Wrightwood 659 calls Chicago’s Lincoln Park neighborhood home. Chicago has a Chinatown as well, although Wong never painted it. Chicago-based artist Zoe Chen is using art to ensure the voices of her city’s Chinatown residents there are not lost in the neighborhood’s transformation.

Her zine Where We’ve Been and Where We’re Going documents the everyday stories of Chinatown residents navigating neighborhood expansion and gentrification. Chicago’s Chinatown, home to nearly a third of the city’s Chinese population, is one of the few in North America that is growing

By blending art, history, and social impact, Chen offers an intimate look at how a community preserves tradition while confronting rapid change.
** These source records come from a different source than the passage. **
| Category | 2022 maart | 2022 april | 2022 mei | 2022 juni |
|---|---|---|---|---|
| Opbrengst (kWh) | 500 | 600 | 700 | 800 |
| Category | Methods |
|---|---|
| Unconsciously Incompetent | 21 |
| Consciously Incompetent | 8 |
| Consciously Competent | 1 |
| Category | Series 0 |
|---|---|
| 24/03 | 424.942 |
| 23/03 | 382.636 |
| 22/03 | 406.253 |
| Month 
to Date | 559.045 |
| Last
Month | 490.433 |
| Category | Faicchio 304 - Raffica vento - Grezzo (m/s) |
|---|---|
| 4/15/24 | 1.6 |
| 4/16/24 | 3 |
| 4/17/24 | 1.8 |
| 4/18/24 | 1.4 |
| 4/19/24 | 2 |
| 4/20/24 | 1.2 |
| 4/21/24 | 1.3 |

The publication is available at Chicago’s Evoke Gallery, Western Exhibitions gallery, and Quimby’s bookstore.

Martin Wong In New York

Martin Wong, ‘Oy! (Veh),’ 1991. Acrylic on plywood; overall: 117 x 98 ins. (297.2 x 248.9cm), arms: 48 x 98 ins. (121.9 x 248.9 cm), head: 48 x 96 ins. (121.9 x 243.8 cm). Copyright Martin Wong Foundation.
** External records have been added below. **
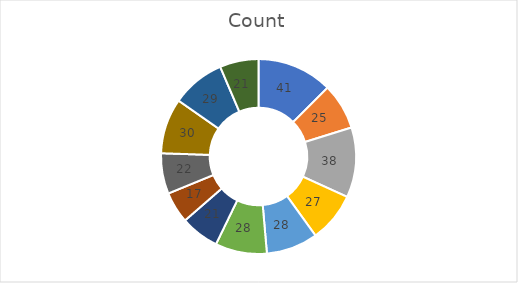
| Category | Count |
|---|---|
| Fully remote learning opportunities for students that requested it | 41 |
| Hybrid learning opportunities | 25 |
| In-person learning opportunities | 38 |
| Increased counseling and/or social-emotional support to students compared to prior years | 27 |
| Increased family-engagement services compared to prior years | 28 |
| In-person educational services targeted to students with disabilities | 28 |
| In-person educational services targeted to English Language Learners | 21 |
| In-person educational services targeted to other special student populations such as students eligible for free or reduced lunch, minority students, ELL students, etc. (please describe in comments) | 17 |
| Use of a targeted social emotional learning curriculum | 22 |
| Access to free/low-cost internet or internet capable devices to families requesting such tools | 30 |
| Use of a centralized learning management service platform to deliver remote learning | 29 |
| Professional development for educators on delivering high quality remote learning opportunities to students | 21 |
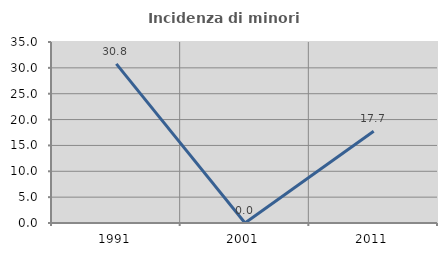
| Category | Incidenza di minori stranieri |
|---|---|
| 1991.0 | 30.769 |
| 2001.0 | 0 |
| 2011.0 | 17.742 |
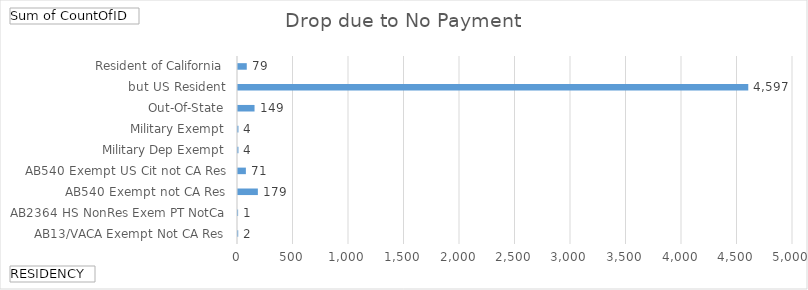
| Category | Total |
|---|---|
| AB13/VACA Exempt Not CA Res | 2 |
| AB2364 HS NonRes Exem PT NotCa | 1 |
| AB540 Exempt not CA Res | 179 |
| AB540 Exempt US Cit not CA Res | 71 |
| Military Dep Exempt | 4 |
| Military Exempt | 4 |
| Out-Of-State, but US Resident | 149 |
| Resident of California | 4597 |
| Resident of Foreign Country | 79 |
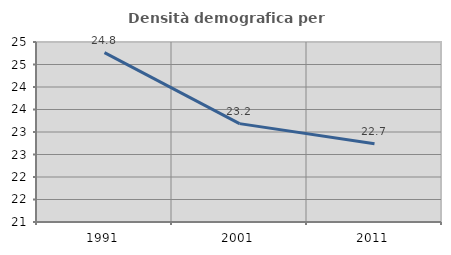
| Category | Densità demografica |
|---|---|
| 1991.0 | 24.764 |
| 2001.0 | 23.186 |
| 2011.0 | 22.741 |

Courtesy of the Martin Wong Foundation and P·P·O·W, New York.

P·P·O·W continues representing Wong’s estate. On view from April 18 through May 30, 2026, at the gallery, “Martin Wong: Popeye,” represents the gallery’s sixth solo exhibition of the artist’s work, and the first solo show of Martin Wong in New York in over a decade.
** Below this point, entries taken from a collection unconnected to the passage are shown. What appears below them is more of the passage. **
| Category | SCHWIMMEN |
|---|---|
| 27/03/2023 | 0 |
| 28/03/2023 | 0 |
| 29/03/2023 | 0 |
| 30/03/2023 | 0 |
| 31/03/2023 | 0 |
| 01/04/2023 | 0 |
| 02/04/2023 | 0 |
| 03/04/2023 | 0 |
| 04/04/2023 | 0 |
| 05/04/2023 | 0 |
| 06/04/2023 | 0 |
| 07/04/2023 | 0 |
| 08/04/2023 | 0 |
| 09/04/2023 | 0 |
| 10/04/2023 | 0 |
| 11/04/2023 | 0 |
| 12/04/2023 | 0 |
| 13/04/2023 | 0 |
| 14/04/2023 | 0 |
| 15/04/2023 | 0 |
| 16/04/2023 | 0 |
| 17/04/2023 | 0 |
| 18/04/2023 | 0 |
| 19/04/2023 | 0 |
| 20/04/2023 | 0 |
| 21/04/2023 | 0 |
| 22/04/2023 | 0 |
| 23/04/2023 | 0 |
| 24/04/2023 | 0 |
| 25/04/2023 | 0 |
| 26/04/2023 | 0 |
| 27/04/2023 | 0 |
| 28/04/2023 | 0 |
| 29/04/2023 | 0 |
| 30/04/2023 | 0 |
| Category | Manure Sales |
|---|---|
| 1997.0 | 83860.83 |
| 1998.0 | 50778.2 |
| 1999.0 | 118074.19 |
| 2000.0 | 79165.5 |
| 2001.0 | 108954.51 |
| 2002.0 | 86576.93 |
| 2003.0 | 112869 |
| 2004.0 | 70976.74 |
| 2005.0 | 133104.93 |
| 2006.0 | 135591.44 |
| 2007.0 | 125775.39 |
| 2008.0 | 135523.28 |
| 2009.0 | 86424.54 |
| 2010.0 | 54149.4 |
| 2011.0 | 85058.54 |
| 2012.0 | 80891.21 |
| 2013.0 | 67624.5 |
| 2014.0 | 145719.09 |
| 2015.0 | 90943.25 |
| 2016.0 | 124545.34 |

“Popeye” examines Wong’s lifelong preoccupation with artistic subcultures—namely comic book illustration and early tattoo imagery—as reoccurring motifs in his lexicon of images and symbols. In so doing, the presentation brings together disparate bodies of work created over three decades of Wong’s career, highlighting another underexplored throughline in Wong’s output equally indebted to lowbrow comix as the highbrow associations of Asian and European art histories.

Anchoring the exhibition is a suite of larger-than-life Popeye cutouts. Created between 1989-97, and intended to be motorized, a pair of Popeye cutouts was exhibited only once during the artist’s time.